Pair then Relation: Pair-Net for Panoptic Scene Graph Generation
Jinghao Wang, Zhengyu Wen, Xiangtai Li, Zujin Guo, Jingkang Yang, Ziwei Liu
TL;DR
This work targets Panoptic Scene Graph Generation (PSG) by identifying inter-object pair recalls as a bottleneck and proposing a Pair-Net framework that first learns sparse subject–object pairs with a Pair Proposal Network and a Matrix Learner, then predicts relations via a Relation Fusion module. The method combines a Mask2Former-based panoptic segmentation backbone, a learned sparse pairing mechanism, and a DETR-style relation decoder, achieving substantial improvements over prior PSG methods (notably over 10 percentage points in key Recall metrics). Key contributions include the explicit pair-wise learning objective, the Matrix Learner for sparsity, and comprehensive ablation/visualization analyses that underscore pair recall as a critical driver for PSG performance. The approach provides a strong, scalable baseline for PSG with practical implications for downstream vision tasks requiring fine-grained scene understanding and relational reasoning.
Abstract
Panoptic Scene Graph (PSG) is a challenging task in Scene Graph Generation (SGG) that aims to create a more comprehensive scene graph representation using panoptic segmentation instead of boxes. Compared to SGG, PSG has several challenging problems: pixel-level segment outputs and full relationship exploration (It also considers thing and stuff relation). Thus, current PSG methods have limited performance, which hinders downstream tasks or applications. The goal of this work aims to design a novel and strong baseline for PSG. To achieve that, we first conduct an in-depth analysis to identify the bottleneck of the current PSG models, finding that inter-object pair-wise recall is a crucial factor that was ignored by previous PSG methods.
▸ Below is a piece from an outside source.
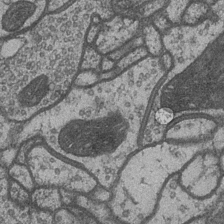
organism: Drosophila
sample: Optic medulla

Based on this and the recent query-based frameworks, we present a novel framework: Pair then Relation (Pair-Net), which uses a Pair Proposal Network (PPN) to learn and filter sparse pair-wise relationships between subjects and objects. Moreover, we also observed the sparse nature of object pairs for both Motivated by this, we design a lightweight Matrix Learner within the PPN, which directly learns pair-wised relationships for pair proposal generation. Through extensive ablation and analysis, our approach significantly improves upon leveraging the segmenter solid baseline. Notably, our method achieves over 10\% absolute gains compared to our baseline, PSGFormer. The code of this paper is publicly available at https://github.com/king159/Pair-Net.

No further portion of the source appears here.